2. Classificação dos Bens Quanto a sua Titularidade.
Conforme se depreende do artigo 98, do Código Civil, possuímos duas espécies de bens: os públicos e os privados, vejamos:
Art. 98. São públicos os bens de domínio nacional pertencentes
as pessoas jurídicas de direito público interno; todos os outros
são particulares, seja qual for a pessoa a que pertencerem.
Com o advento do Código de Defesa do Consumidor, Lei Federal 8.078, de l990, este passou a regular além das relações de consumo, uma nova estrutura infraconstitucional que fundamenta a natureza jurídica de um novo bem, o bem difuso.
Referida criação deu-se com base nas orientações estabelecidas na Constituição Federal de 1988, conforme artigo 225 caput, o qual define o meio ambiente como bem de uso comum do povo e essencial a sadia qualidade de vida.
Para Ney de Barros Bello Filho2, o artigo 225, da Constituição Federal, “é um enunciado normativo de direito fundamental que expressa uma norma de direito fundamental atributiva de um direito subjetivo, e que esta norma se fundamenta formal e materialmente como uma norma de direito fundamental”.
O bem difuso por possuir natureza transindividual, não possui titulares determinados, porém, estão ligados por circunstâncias de fato.
Assim, podemos concluir que o meio ambiente não constitui bem público, pois todos são titulares de referido direito, o qual se reporta a toda a uma coletividade de pessoas indeterminadas. “Quando o texto constitucional aí se refere a patrimônio público, significa o conjunto de bens de propriedade estatal, os bens públicos, nos quais não está inserido o meio ambiente. Este tem titularidade difusa, não estatal”3.

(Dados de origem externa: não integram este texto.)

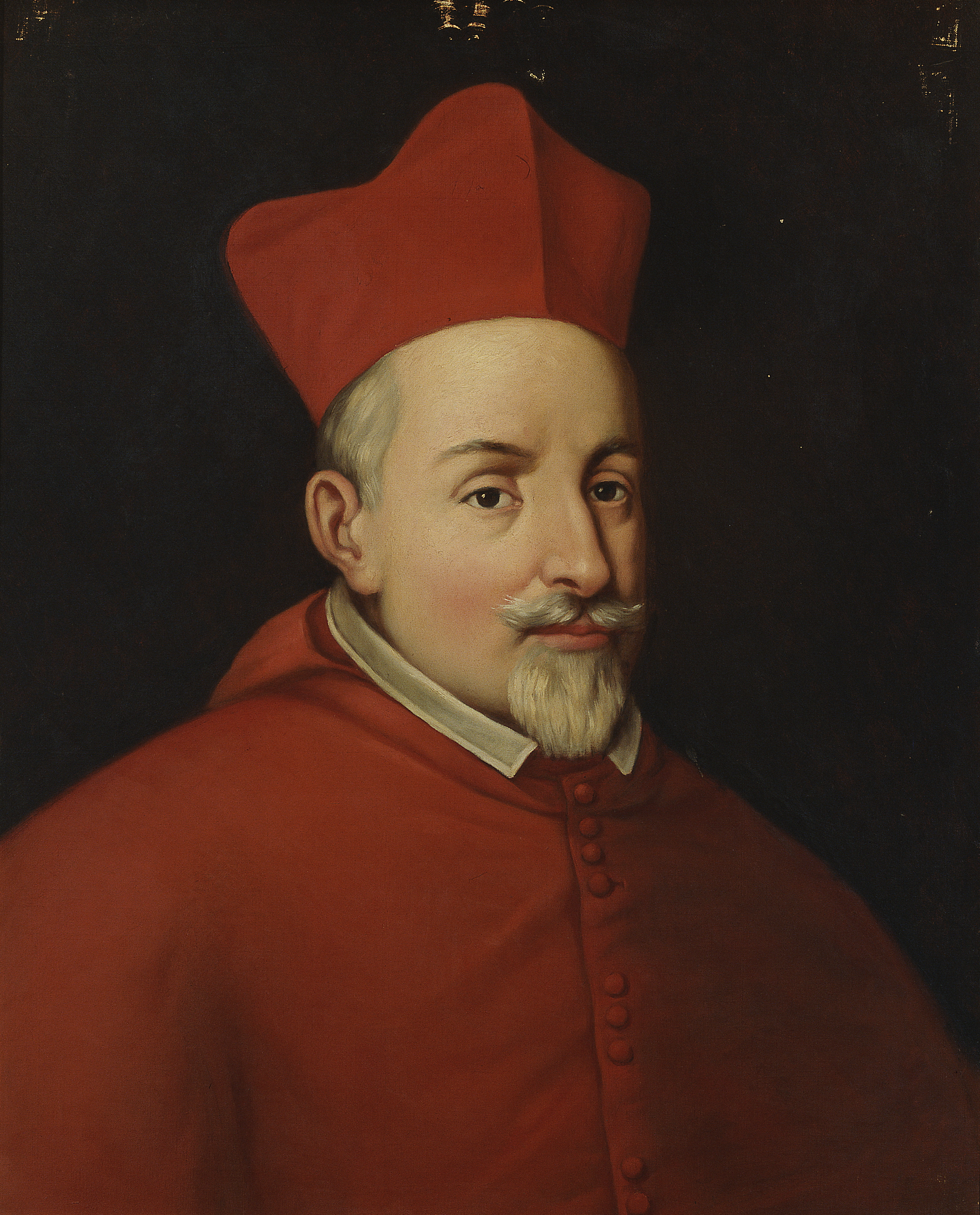 Retrato del eclesiástico español Alfonso de la Cueva (1574-1655), que llegó a ser cardenal de la Iglesia Católica y obispo de Malaga. Esta obra es una copia del retrato original que se conservaba en la antigua colección del marqués de Bedmar.
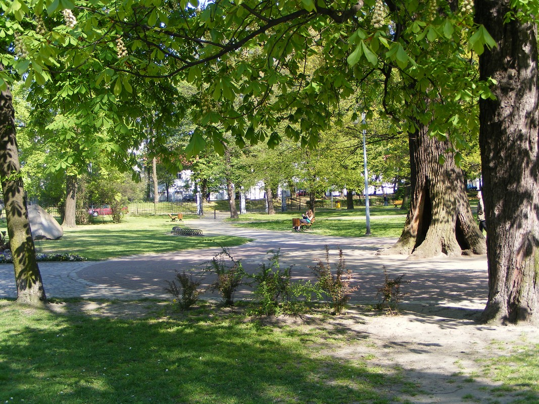 PARK CHOPINA.
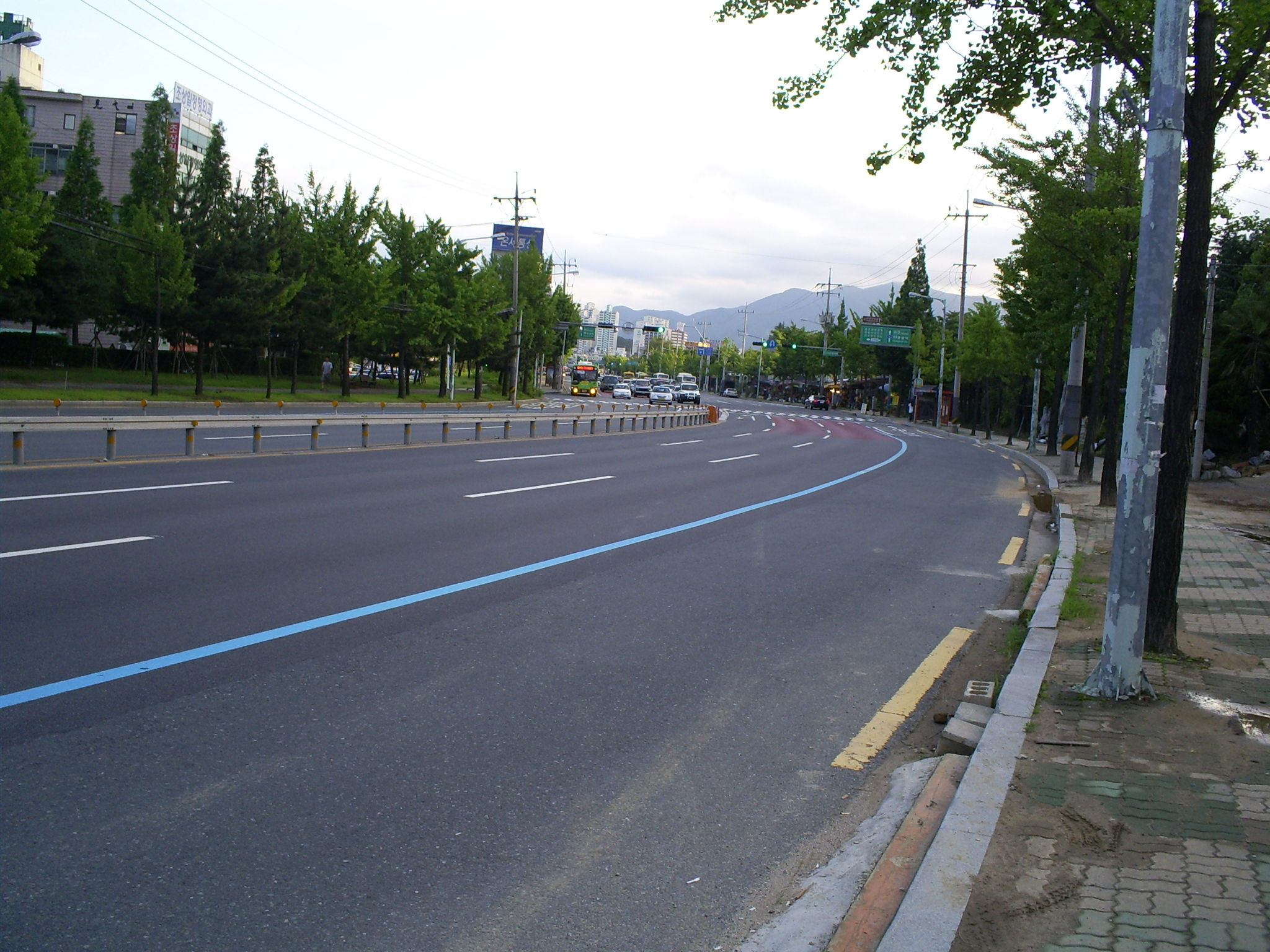 창원시 의안로 전경 촬영사진, 버스전용차로가 도로 양 끝 지점에 표시되어 있다. 촬영장소 : 창원역 인근

Conforme nos instrui o ilustre jurista Celso Antonio Pacheco Fiorillo:
O bem ambiental é, portanto, um bem que tem como
característica constitucional mais relevante ser ESSENCIAL À
SADIA QUALIDADE DE VIDA, sendo ontologicamente de uso
comum do povo, podendo ser desfrutado por toda e qualquer
pessoa dentro dos limites constitucionais. 4
Cabe asseverar ainda, que embora o artigo 20, incisos III, IV, V e VI, e artigo 26, incisos I, II, e III, da Constituição Federal disponha pertencer a União ou aos Estados, determinados bens ambientais tais como: lagos, rios, ilhas fluviais, mar territorial, entre outros, a verdade é que com o advento da Lei Federal 8.078, de l990, referidos bens que antes possuíam natureza pública, passaram a ter natureza difusa, acarretando a revogação tácita do artigo 66, inciso I, do Código Civil.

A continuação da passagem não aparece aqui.